Good business for extortionists: Ransomware attacks dominated global headlines in 2021, and there are no signs of slowing down. Ransomware payments hit new records in 2021 as cybercriminals increasingly turn to dark web leak sites. By threatening to release sensitive data, they pressure their victims to make them pay. This is what Palo Alto Networks’ Unit 42 reports in the 2022 Unit 42 Ransomware Threat Report study released today.

In fact, the cyber criminals found additional ways to blackmail ransomware-related victims. Double racketeering first became fashionable in 2020 with the emergence of dark web leak sites, which cybercriminals use to identify ransomware victims and threaten to leak sensitive company data. In 2021, ransomware gangs took these tactics to a new level, using multi-extortion techniques that increase the cost and immediacy of the threat. Palo Alto, for example, has seen gangs make threatening phone calls to employees and customers and launch denial-of-service (DoS) attacks to take down a victim’s website in order to incentivize payments.

Ransomware-as-a-Service (RaaS) operators are on the rise. RaaS operators offer a wide range of easy-to-use tools and services that make launching ransomware attacks almost as easy as using an online auction site. These operators have invested in recent years to streamline their business – perfecting their malware, developing marketing strategies to recruit more affiliates, and even setting up tech support to help victims get back online once they do paid ransom.

The average ransom demand for cases handled by Unit 42, Palo Alto Networks’ IT security analysts, rose 144 percent in 2021 to $2.2 million. The average payment increased 78 percent to $541,010 over the same period.

“In 2021, ransomware attacks disrupted everyday activities that people around the world take for granted — from grocery shopping and fueling their cars to calling 911 and getting medical attention,” said Jen Miller-Osborn, Deputy Director of Unit 42 Threat Intelligence.

Ransomware group Conti was responsible for most of the activity, accounting for more than one in five cases Unit 42 analysts dealt with in 2021. REvil (aka Sodinokibi) was second at 7.1 percent, followed by Hello Kitty and Phobos (4.8 percent each). Conti has also published the names of 511 companies on its dark web leak site, more than any other group.

The report details how the cyber extortion ecosystem grew in 2021 with the emergence of 36 new ransomware gangs. He documents how criminal groups invested windfall profits into developing tools that are easier to use in attacks that increasingly exploit zero-day vulnerabilities.

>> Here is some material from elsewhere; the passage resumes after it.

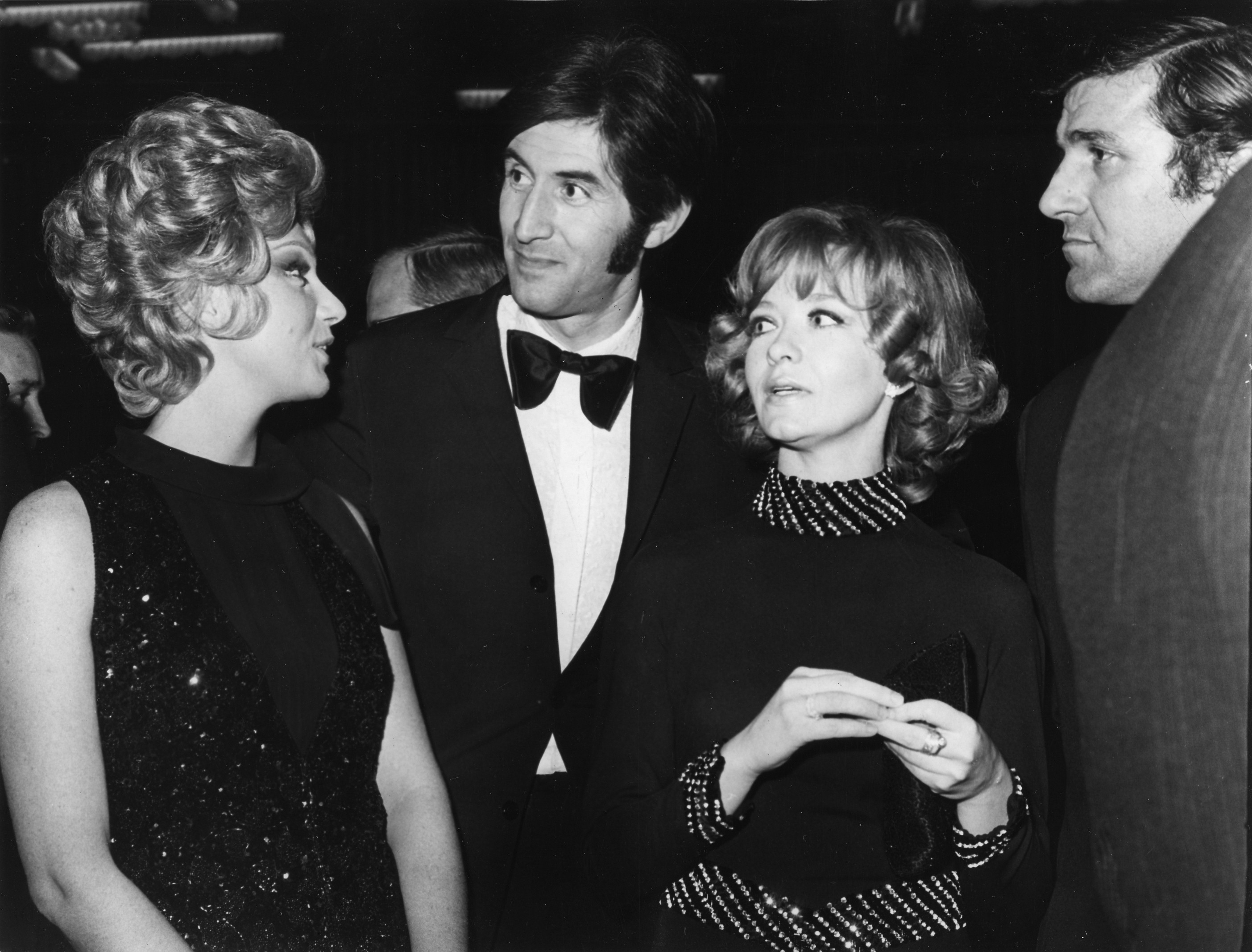 Milena Dravić, Ljubisa Samardzić, Bata Zivojinović, Bitka na Neretvi, premijera. Autor fotografije Stevan Kragujević (po odobrenju Tanje Kragujević)
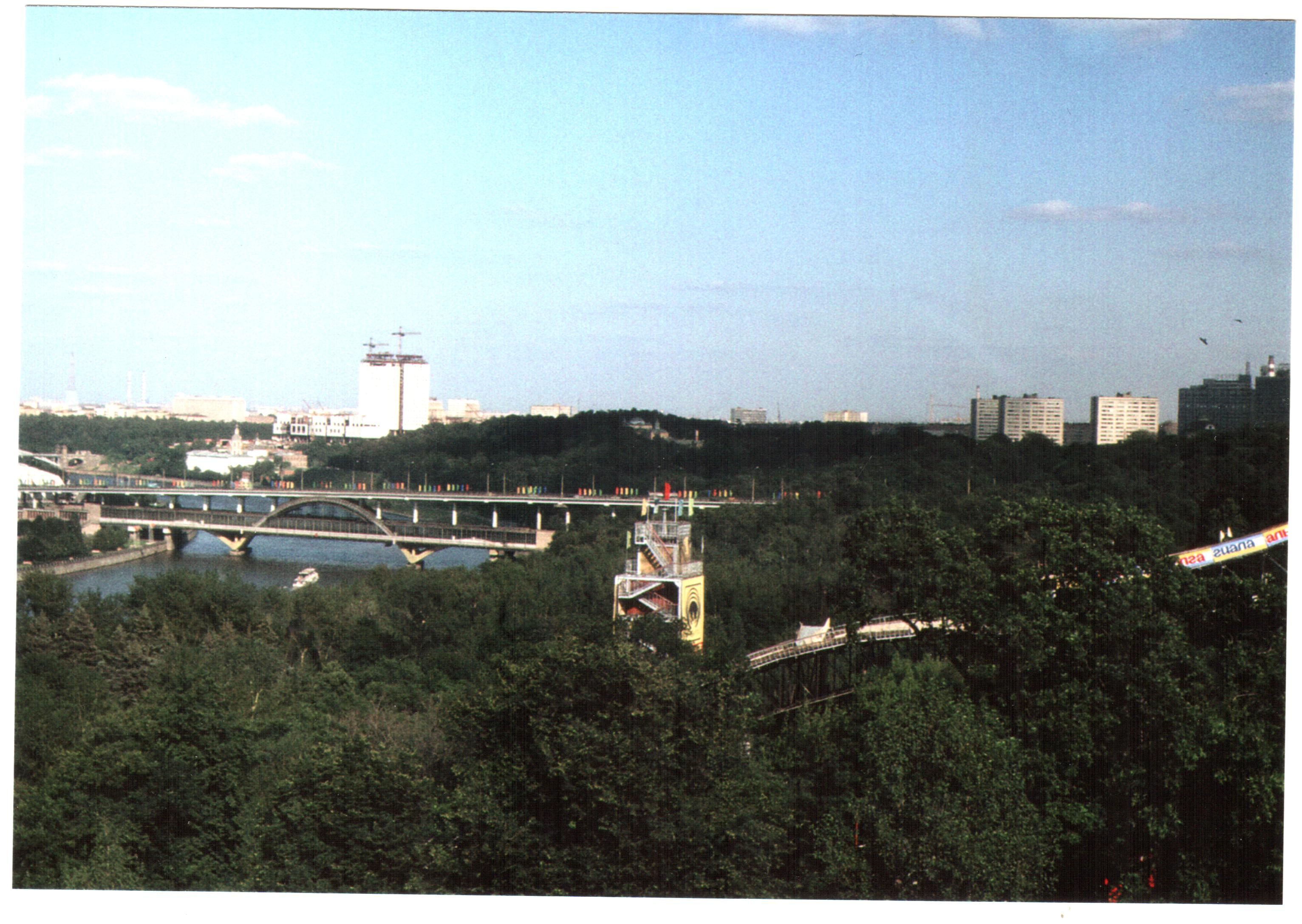 Moscow Olympic Games, 1980. Live in Moscow, in the Summer, 1980. I travelled with a Hungarian group of fans, from Budapest, Hungary. Published under Creative Commons in the Metapolisz DVD line.

The number of victims whose data was published on leak sites increased by 85 percent to 2,566 companies in 2021, according to analysis by Unit 42. About 60 percent of leaksite victims were located in the Americas, followed by 31 percent in Europe, the Middle East and Africa, and 9 percent in the Asia-Pacific region. The vertical industries most affected were professional and legal services, construction, wholesale and retail, healthcare and manufacturing. Companies in the USA are most frequently affected with 49 percent of all attacks, but four percent of attacks also take place in Germany.